Search code examples
djangodjango-modelsgroup-bydjango-orm

Django: Group by and return multiple fields


In Django, Consider the following model class,

class Report(models.Model):
    owner = models.ForeignKey(
        to=Owner,
        on_delete=models.CASCADE,
        related_name='data',
    )
    balance = models.PositiveIntegerField()
    report_date = models.DateField()

Assume this table has only the following four items,

<QuerySet [{'owner': 1, 'balance': 100, 'report_date': datetime.date(2023, 3, 4)}, {'owner': 1, 'balance': 50, 'report_date': datetime.date(2023, 3, 9)}, {'owner': 2, 'balance': 1000, 'report_date': datetime.date(2023, 2, 2)}, {'owner': 2, 'balance': 2000, 'report_date': datetime.date(2023, 2, 22)}]>

a simple group by owner and aggregating the minimum of report_date will be as follows,

Report.objects.values('owner').annotate(min_report_date=Min('report_date')).values('owner', 'min_report_date')

and the result will be as follows,

<QuerySet [{'owner': 1, 'min_report_date': datetime.date(2023, 3, 4)}, {'owner': 2, 'min_report_date': datetime.date(2023, 2, 2)}]>

Now I want to return the balance corresponding to the minimum of report_date field in addition to the owner and min_report_date fields like bellow,

<QuerySet [{'owner': 1, 'min_report_date': datetime.date(2023, 3, 4), 'balance': 100}, {'owner': 2, 'min_report_date': datetime.date(2023, 2, 2), 'balance': 1000}]>

My attempt was the bellow Django query,

Report.objects.values('owner').annotate(min_report_date=Min('report_date')).values('owner', 'min_report_date', 'balance')

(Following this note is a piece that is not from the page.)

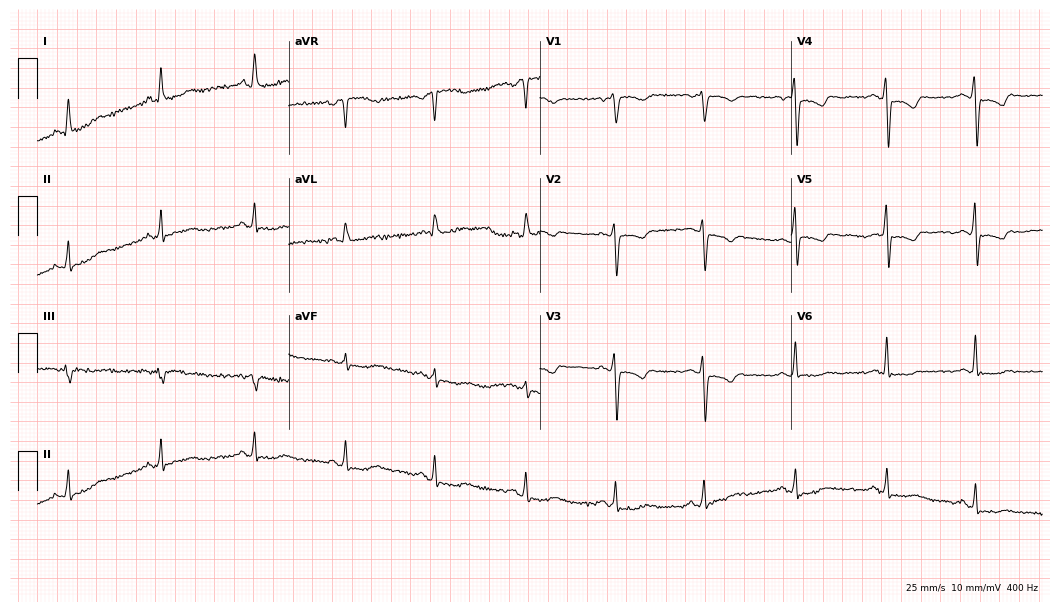
ECG (10.2-second recording at 400 Hz) — a 53-year-old female patient. Screened for six findings — first-degree AV block, right bundle branch block, left bundle branch block, sinus bradycardia, atrial fibrillation, sinus tachycardia — none is recorded.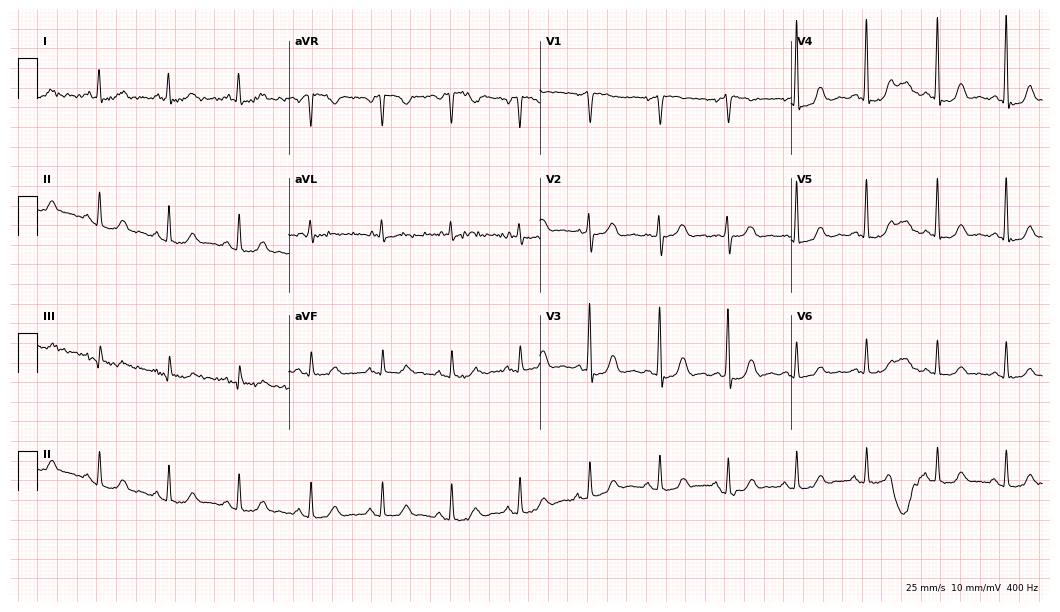
Electrocardiogram (10.2-second recording at 400 Hz), a woman, 71 years old. Of the six screened findings (first-degree AV block, right bundle branch block (RBBB), left bundle branch block (LBBB), sinus bradycardia, atrial fibrillation (AF), sinus tachycardia), none is recorded. Findings outside these six are not listed.

but the result lost the effect of aggregation (i.e., all rows were returned) and was like bellow,

 <QuerySet [{'owner': 1, 'balance': 50, 'min_report_date': datetime.date(2023, 3, 9)}, {'owner': 1, 'balance': 100, 'min_report_date': datetime.date(2023, 3, 4)}, {'owner': 2, 'balance': 2000, 'min_report_date': datetime.date(2023, 2, 22)}, {'owner': 2, 'balance': 1000, 'min_report_date': datetime.date(2023, 2, 2)}]>

Solution

  • You can work with a Subquery expression [Django-doc]:

    from django.db.models import OuterRef, Subquery
    
    Owner.objects.annotate(
        min_report_balance=Subquery(
            Report.objects.filter(owner_id=OuterRef('pk'))
            .order_by('report_date')
            .values('balance')[:1]
        )
    )

    The Owner objects that arise from this queryset will have an extra attribute min_report_balance that is the balance of the "oldest" Report for that owner, or None (NULL) in case no such report exists.